Case ID: pa_413/html/0640-01.html
Source: Caselaw Access Project
Author: {"author": "Mr. Justice Musmanno,", "license": "Public Domain", "url": "https://static.case.law/"}
Date Created: 2024-08-24T03:29:51.129683

Sykes, Appellant, v. Nationwide Mutual Insurance Company.
    
      Argued January 13, 1964.
    March 24, 1964:
    Before Bell, C. J., Musmanno, Jones, Cohen, Eagen, O’Brien and Roberts, jj;
    
      Sidney A. Simon, for appellant.
    
      John C. Gault, with bim Candor, Youngman & Gibson, for appellee.
   Opinion by

Mr. Justice Musmanno,

Fred Sykes was killed in an accident while driving his own automobile. He carried an insurance policy with the Nationwide Mutual Insurance Company which refused payment of the face value of the policy, plus funeral expenses, to the beneficiary named therein, the decedent’s widow, because, it contended, the policy excluded coverage of death resulting from circumstances assumed to control here.

Mrs. Sykes, administratrix of the estate of the injured, sued on the policy and the insurance company pleaded, under new matter, an alleged exclusionary clause. The plaintiff answered to the new matter, and the defendant moved for judgment on the pleadings. The motion was granted by the Court of Common Pleas of Lycoming County and the plaintiff has appealed.

The clause in the policy on which the defendant builds its assertion of non-liability and which the Court below accepted as conclusive, reads as follows: “(6) under Coverages D(l) and D(2) for bodily injury to, or sickness or death of any employee while engaged in the employment of any person using, or organization or person legally responsible for the use of, any automobile for which the policy affords protection if benefits therefor are payable or required under any workmen’s compensation law.”

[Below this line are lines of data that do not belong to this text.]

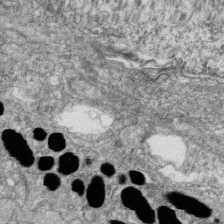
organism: Zebrafish
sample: Cilia; retinal pigment epithelium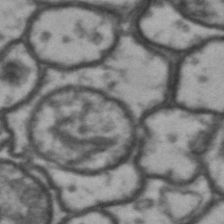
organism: Drosophila
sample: Brain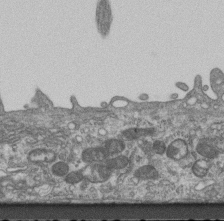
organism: Mouse
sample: Centriole in ependymal cells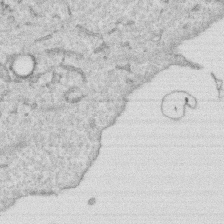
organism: Human
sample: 1205lu cells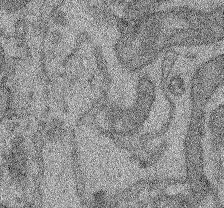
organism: Human
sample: HeLa cells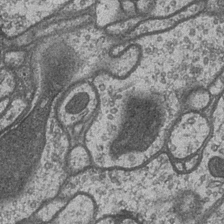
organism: Drosophila
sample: Optic medulla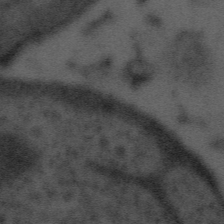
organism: Tuwongella immobilis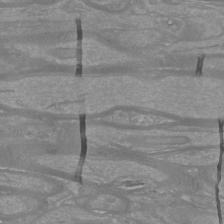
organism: Mouse
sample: Cortical neurons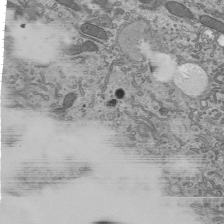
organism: Mouse
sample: Mouse epididymis efferent ductule cilia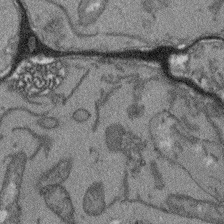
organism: Arabidopsis thaliana
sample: Root tip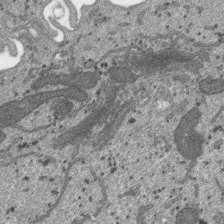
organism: Human
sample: Lung epithelial cells infected with SARS-CoV-2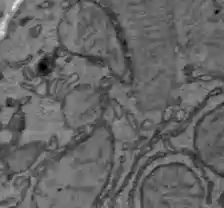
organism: C57BL Mouse
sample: Liver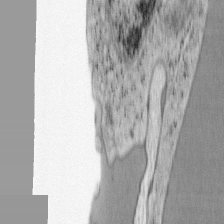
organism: Human
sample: HeLa cells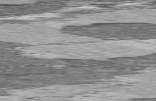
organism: C57BL Mouse
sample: Heart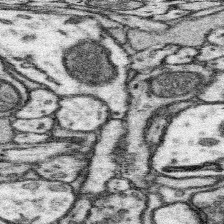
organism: Mouse
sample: Somatosensory cortex neuropil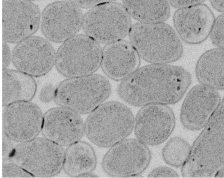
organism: E. coli
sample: Bacterial nucleoid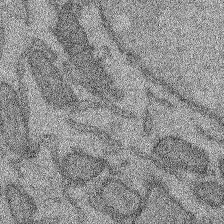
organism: Human
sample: HeLa cells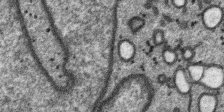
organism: Human
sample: Lung epithelial cells infected with SARS-CoV-2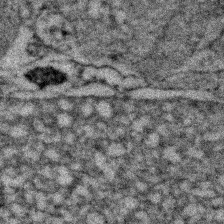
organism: Zebrafish
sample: Zebrafish embryo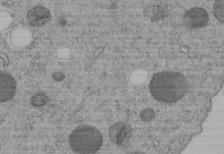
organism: C. elegans
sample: C. elegans embryo early stage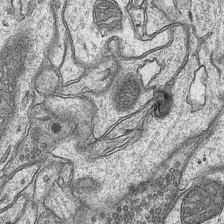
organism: Mouse
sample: CA1 Hippocampus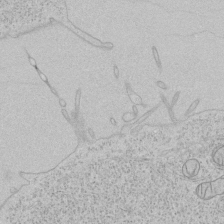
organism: Human
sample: Mitochondria in HCT116 cells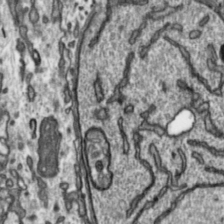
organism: Toxoplasma gondii
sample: Parasites in a vacuole inside a host cell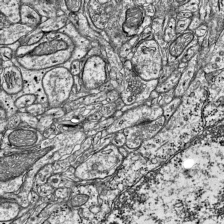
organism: Mouse
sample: Visual Cortex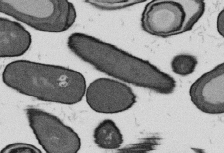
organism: B. subtilis
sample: Bacterial spore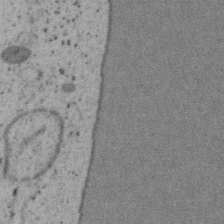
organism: Human
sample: HeLa cells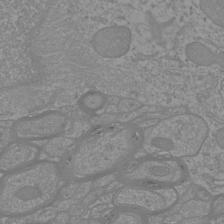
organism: Mouse
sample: Cortical neurons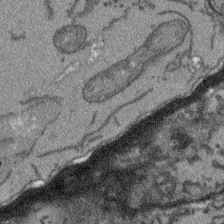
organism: Arabidopsis thaliana
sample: Root tip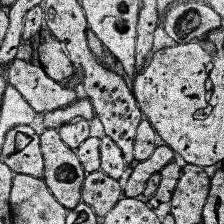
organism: Human
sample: Temporal Lobe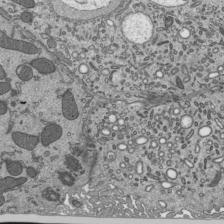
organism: Mouse
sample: Mouse epididymis efferent ductule cilia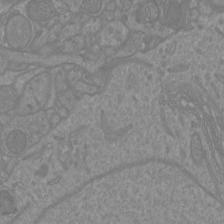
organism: Mouse
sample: Cortical neurons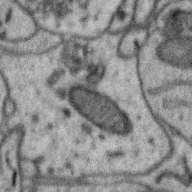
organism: Zebra finch
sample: Brain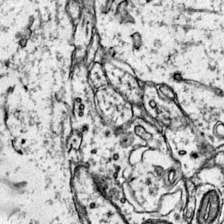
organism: Mouse
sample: Primary visual cortex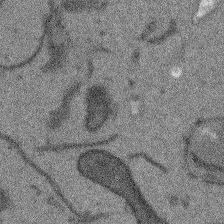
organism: Arabidopsis thaliana
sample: Root tip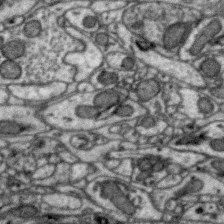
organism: Zebra finch
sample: Brain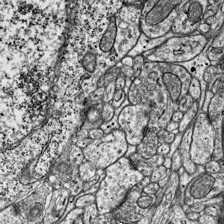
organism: Mouse
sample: Visual Cortex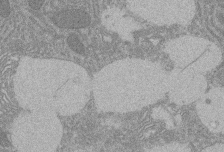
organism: Rat
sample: Salivary granule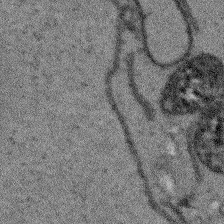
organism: Arabidopsis thaliana
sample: Root tip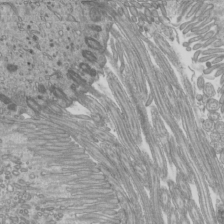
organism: Mouse
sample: Cilia; mouse epididymis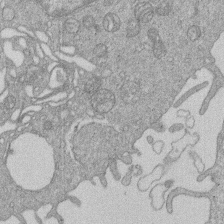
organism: Human
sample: Macrophage cells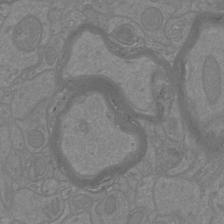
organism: Mouse
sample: Cortical neurons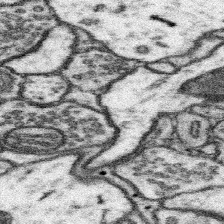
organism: Mouse
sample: Somatosensory cortex neuropil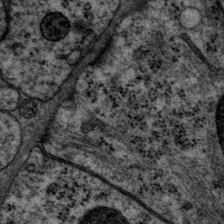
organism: P. pacificus
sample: Pharynx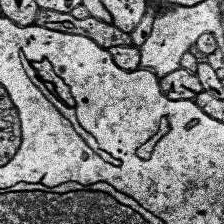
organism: Human
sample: Temporal Lobe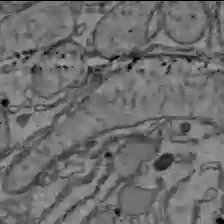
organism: C57BL Mouse
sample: Liver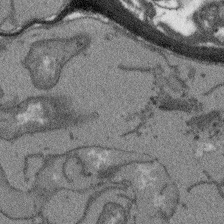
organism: Arabidopsis thaliana
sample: Root tip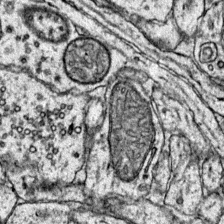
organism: Mouse
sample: Primary visual cortex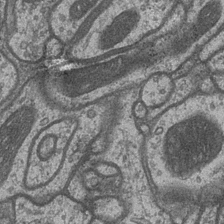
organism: Drosophila
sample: Optic medulla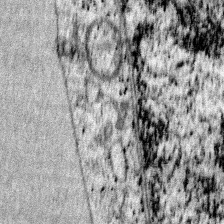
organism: Human
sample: HeLa cells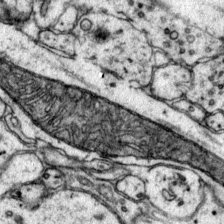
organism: Mouse
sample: Primary visual cortex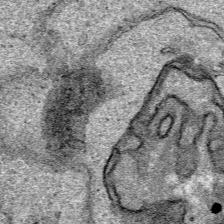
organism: Human
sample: Mitochondria in HCT116 cells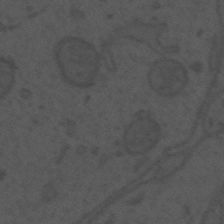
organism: Mouse
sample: Suprachiasmatic nucleus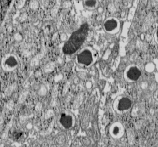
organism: C57BL Mouse
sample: Pancreatic islet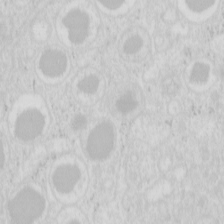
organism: Mouse
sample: Pancreas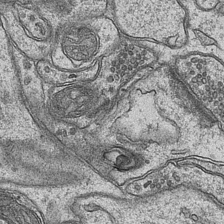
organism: Mouse
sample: CA1 Hippocampus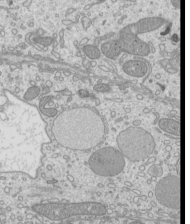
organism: Mouse
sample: Cilia; mouse epididymis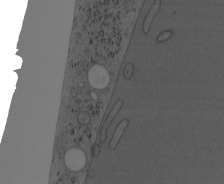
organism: Mouse
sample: OT-I killer T cells with ID8 ovarian cancer cells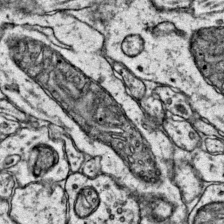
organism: Mouse
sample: Primary visual cortex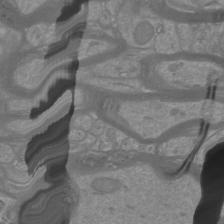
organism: Mouse
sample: Cortical neurons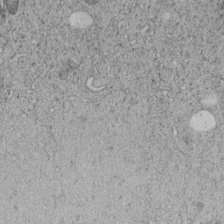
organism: C. elegans
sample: C. elegans embryo early stage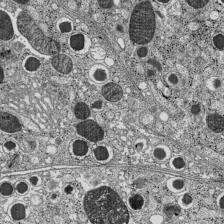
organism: C57BL Mouse
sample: Pancreatic islet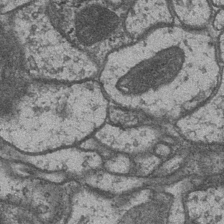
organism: Drosophila
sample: Optic medulla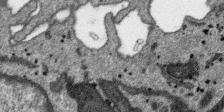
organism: Human
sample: Lung epithelial cells, uninfected (mock) control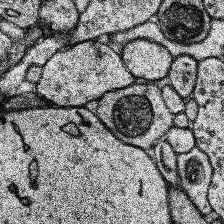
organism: Human
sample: Temporal Lobe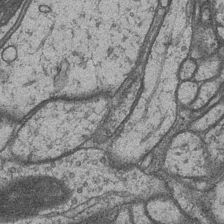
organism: Drosophila
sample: Optic medulla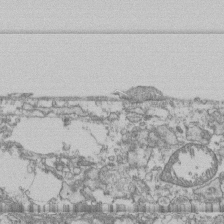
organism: Human
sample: Fibroblast cells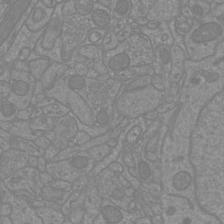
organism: Mouse
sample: Cortical neurons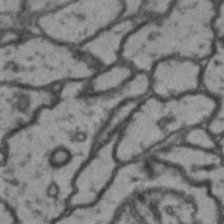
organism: Drosophila
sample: Brain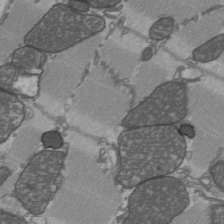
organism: C57BL Mouse
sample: Heart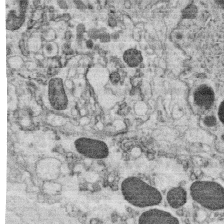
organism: C. elegans
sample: C. elegans oocyte; sperm cells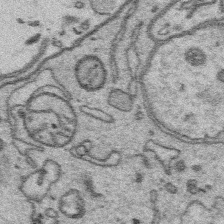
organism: Platynereis dumerilii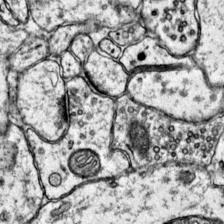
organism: Mouse
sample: Primary visual cortex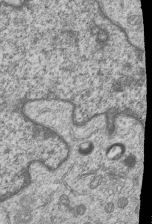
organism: Human
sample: MDA-MB-231 cells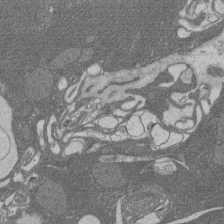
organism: Rat
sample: Salivary granule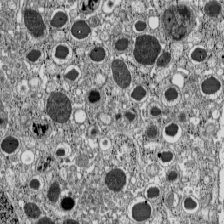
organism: C57BL Mouse
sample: Pancreatic islet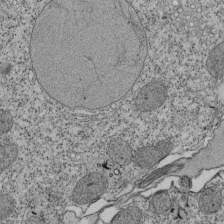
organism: Tetrahymena
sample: Cilia in tetrahymena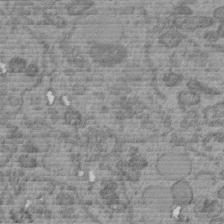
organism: C. elegans
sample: C. elegans embryo early stage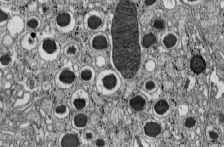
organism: C57BL Mouse
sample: Pancreatic islet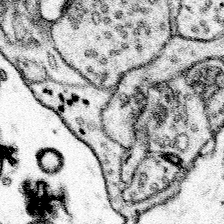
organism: Mouse
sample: Somatosensory cortex neuropil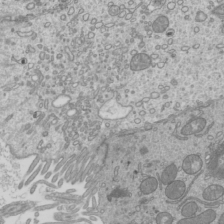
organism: Mouse
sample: Cilia; mouse epididymis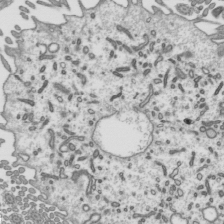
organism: Mouse
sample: Mouse epididymis efferent ductule cilia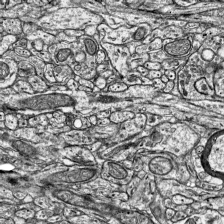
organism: Mouse
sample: Visual Cortex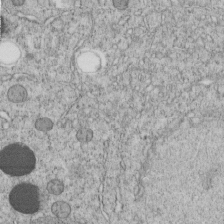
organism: C. elegans
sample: C. elegans embryo early stage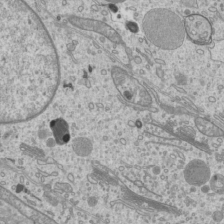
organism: Mouse
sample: Cilia; mouse epididymis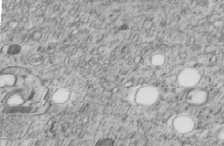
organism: C. elegans
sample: C. elegans embryo early stage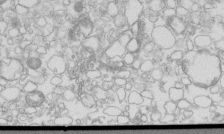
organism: Mouse
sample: Macrophages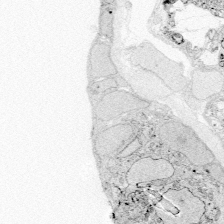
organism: Zebrafish
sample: Whole-Brain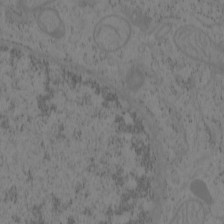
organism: Human
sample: HeLa cells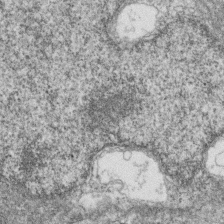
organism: Zebrafish
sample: Cilia; retinal pigment epithelium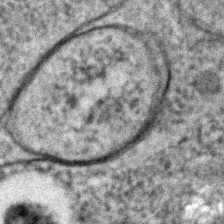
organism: C. elegans
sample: C. elegans embryo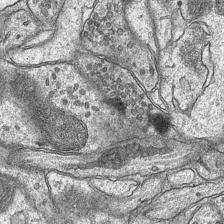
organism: Mouse
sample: CA1 Hippocampus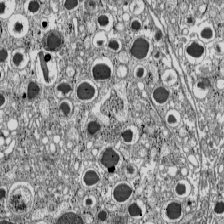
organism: C57BL Mouse
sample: Pancreatic islet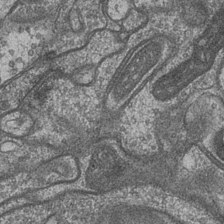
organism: Drosophila
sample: Optic medulla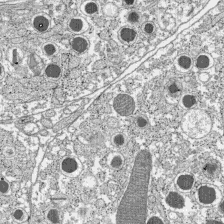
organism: C57BL Mouse
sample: Pancreatic islet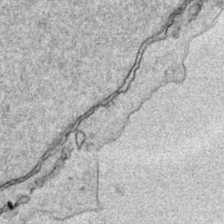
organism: Human
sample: Mitochondria in HCT116 cells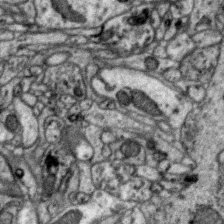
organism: Zebra finch
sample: Brain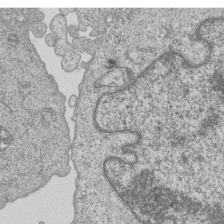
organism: Human
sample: MDA-MB-231 cells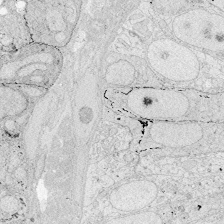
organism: Zebrafish
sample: Whole-Brain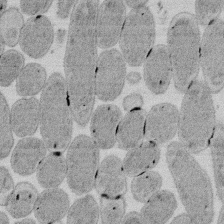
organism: E. coli
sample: Bacterial nucleoid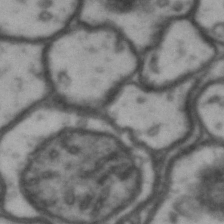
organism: Drosophila
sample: Brain

This paragraph would most assuredly never take a prize in a school of expression for clear and crystalline prose. Ambiguity runs through it like ink poured into a fish bowl, cloiiding the identity of its swimming occupants. From this clouded bowl of language the insurance company fishes up the conclusion that the exclusion clause was intended to allow coverage only ■in the event of certain factors which are absent here. The insurance company maintains that the bleary paragraph excludes coverage in any case where the beneficiary receives workmen’s compensation.

If this interpretation be correct, the query naturally arises as to why the insurance company did not specifically state that if the named beneficiary receives workmen’s compensation no insurance benefits are payable. This could have been spelled out very simply, and the door to insurance benefits would have closed automatically, definitively and finally on any claim for coverage once it was admitted that workmen’s compensation benefits flowed from the death of the insured.

If such an exclusion had been stated in language clear to anyone who reads, it is possible. that a lesser number of persons would have wanted to buy the insurance policy because workmen’s compensation is so much a part of a workman’s economic status that no worker .would want to willingly forego its benefits. Under those circumstances the company would have quite probably sold less policies.

Aside from the morality involved in permitting ambiguous language to entice insurance buyers, only to drop them into a pit of non-recoverability when claims are made under the policy, the insurance company cannot maintain its position because of the law which specifically states that where ambiguity clouds interpretation the contract in controversy must be interpreted against its authors. The person who writes with ink which spreads and simultaneously produces two conflicting versions of the same proposition cannot complain if the person affected by both propositions chooses to accept that which is more helpful to him and which is against the interests of the contract writer. This Court put the matter very succinctly in Cadwallader v. New Amsterdam Cas. Co., 396 Pa. 582, 587: “It is of course clear that if there be any ambiguity in the contract of insurance it must be resolved in favor of the insured since it was the insurer who wrote the contract. [citing numerous cases].”

It must not be overlooked also that in interpreting a contract, effect must be given to all provisions in the contract. (Breen v. Rhode Island Ins. Co., 352 Pa. 217, 221). In addition interpretation must be applied to the language actually employed. (Moore v. Stevens Coal Co., 315 Pa. 564).

The exclusionary clause here involved does not deny coverage “for bodily injury to, or sickness or death of any employee ... if benefits therefor are payable or required under any workmen’s compensation law.” What it denies is coverage for the “death of any employee while engaged in the employment of any person using, or organization or person legally responsible for the use of, any automobile for which the policy affords protection if benefits therefor are payable or required under any workmen’s compensation law.” Thus three elements must be present before the exclusionary clause is applicable: (1) the insured’s death must have resulted while he was engaged in the work of his employer; (2) the employer must have been legally responsible for the use of the automobile for which the policy affords protection; and (3) benefits are payable for such injuries under workmen’s compensation laws.

The pleadings show that the Commonwealth of Pennsylvania is the employer and since the Commonwealth cannot be held liable under the doctrine of respondeat superior, the second condition has not been fulfilled.

It is reiterated, however, that in view of the ambiguous language in the exclusionary clause, the insurance company would be liable even if the Commonwealth were in no way involved in the episode giving rise to this litigation.

The answer filed by the defendant, including new matter, was in the nature of a demurrer, thus admitting all averments of fact by the plaintiff. By its answer the insurance company accepted the burden of proof in the case: “A defense based on an exception or exclusion in a policy is an affirmative one, and the burden is cast upon the defendant to establish it.” (Armon v. Aetna Casualty and Surety Co., 369 Pa. 465.)

There is nothing in the defendant’s answer which supports its position as against the plaintiff’s aver-, ments. Judgment, therefore, should have been entered under the pleadings for the plaintiff.

The judgment of the court below is reversed and the record remanded with directions that judgment be recorded in favor of the plaintiff for the amount specified.